Re: reftable [v2]: new ref storage format

Junio C Hamano <gitster@xxxxxxxxx> · Mon, 17 Jul 2017 12:51:42 -0700

Shawn Pearce <spearce@xxxxxxxxxxx> writes:

> This is an updated draft after discussion on list with Peff, Michael
> Haggerty, and Dave Borowitz.
>
> You can read a rendered version of this here:
> https://googlers.googlesource.com/sop/jgit/+/reftable/Documentation/technical/reftable.md
>
> Biggest changes from the first proposal are:
>
> - reflog is now integrated into reftable
> - block headers slightly different
> - Peff's stack management idea is used
> - Michael's compaction idea is used

Just a few comments.

> A variable number of 4-byte `restart_offset` values follows the
> records.  Offsets are relative to the start of the block (0 in first
> block to include file header) and refer to the first byte of any
> `ref_record` whose name has not been prefixed compressed.  Readers can
> start linear scans from any of these records.

It is unclear what "0 in first block to include file header" wants
to say.  Do I write "8" if I want to express the offset of the first
record in the first block, or do I write "0"?

> The 2-byte `number_of_restarts + 1` stores the number of entries in
> the `restart_offset` list.

It is unclear whose responsibility it is to add this "1".  Does this
mean a reader thinks there is one entry in the restart table when it
sees "0" in the number_of_restarts field (hence you can have max
65536 entries in total)?

> Readers can use the restart count to binary search between restarts
> before starting a linear scan.  The `number_of_restarts` field must be
> the last 2 bytes of the block as specified by `block_len` from the
> block header.

Does the new term "restart count" mean the same thing as
number_of_restarts?

> ### Log block format
>
> A log block is written as:
>
>     'g'
>     uint24( block_len )
>     zlib_deflate {
>       log_record*
>       int32( restart_offset )*
>       int16( number_of_restarts )
>     }
>
> Log blocks look similar to ref blocks, except `block_type = 'g'`.

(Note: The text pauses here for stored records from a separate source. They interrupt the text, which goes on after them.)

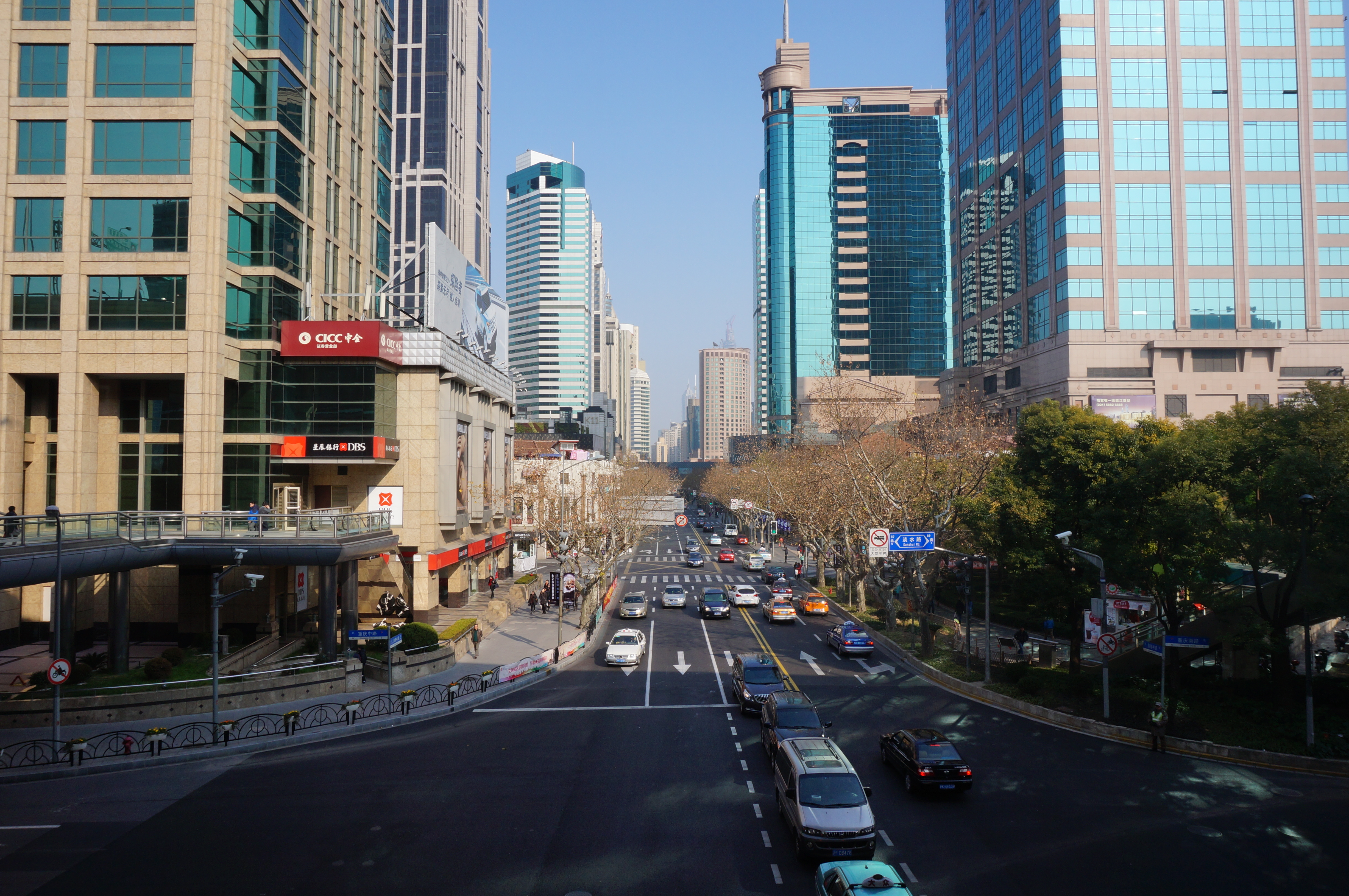 中文（中国大陆）: 淮海中路南北高架以东段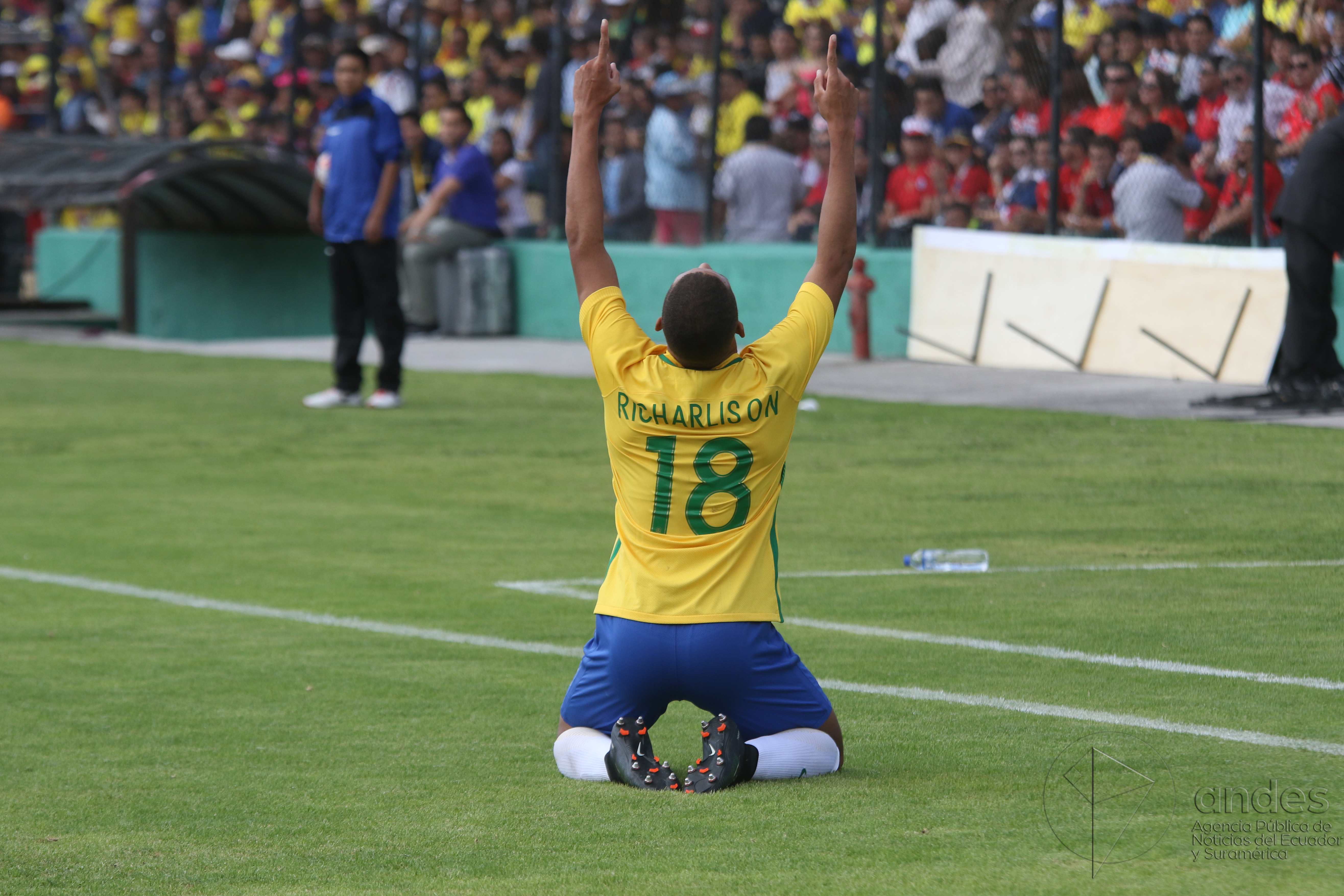 BRASIL PARAGUAY SUB 20 3 MAV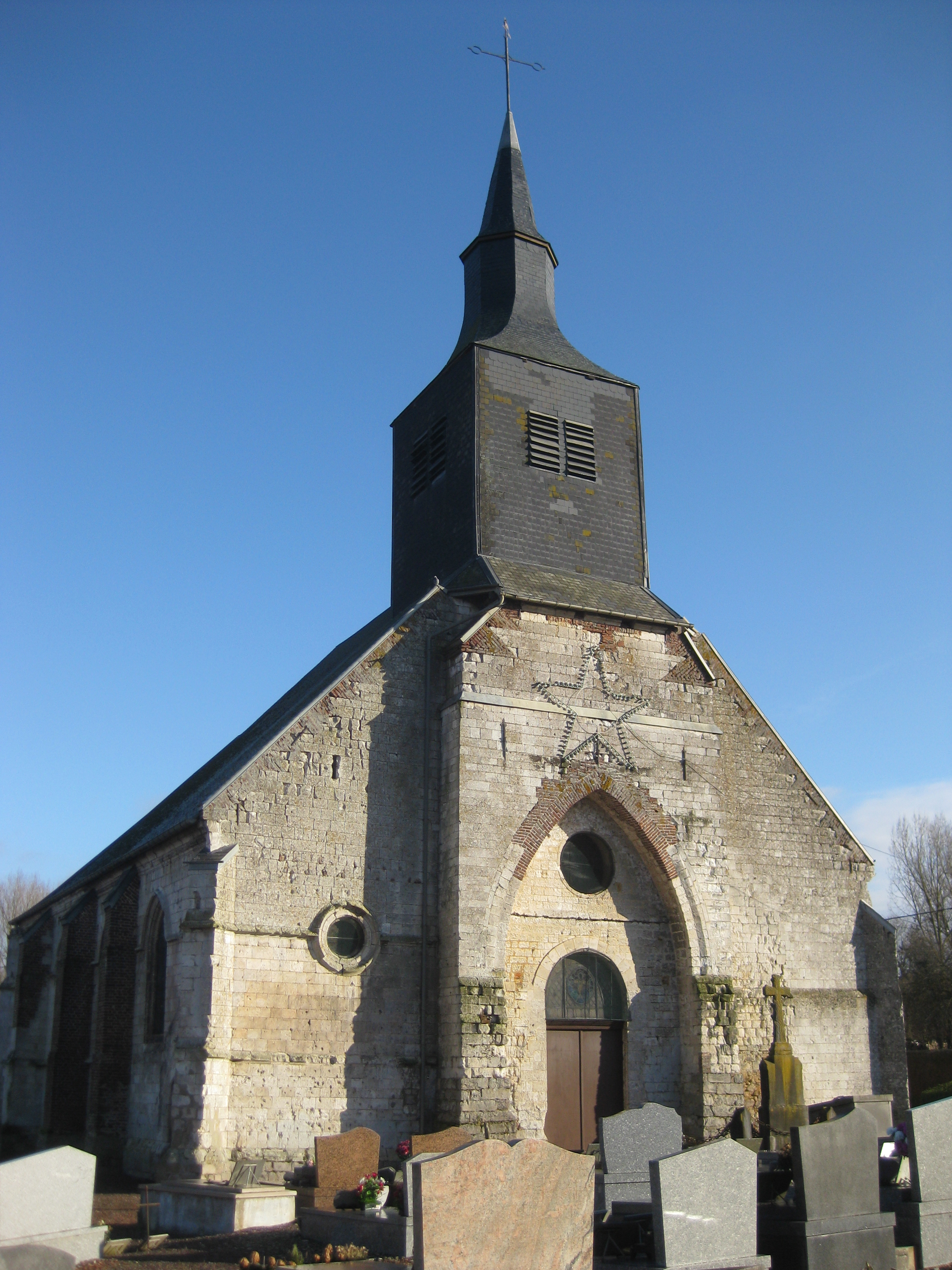 Eglise de Berlencourt-le-Cauroy - Pas de Calais - France

Is there a general recommended strategy for writers to choose how
many entries to include in a single physical block?  I understand
that the deflated whole must fit in the physical block whose length
is defined in the footer of the whole file, and in general you would
not know how small the data deflates down to before compressing,
right?

> Log record keys are structured as:
>
>     ref_name '\0' reverse_int32( time_sec )
>
> where `time_sec` is the update time in seconds since the epoch.  The
> `reverse_int32` function inverses the value so lexographical ordering
> the network byte order time sorts more recent records first:
>
>     reverse_int(int32 t) {
>       return 0xffffffff - t;
>     }

Is 2038 an issue, or by that time we'd all be retired together with
this file format and it won't be our problem?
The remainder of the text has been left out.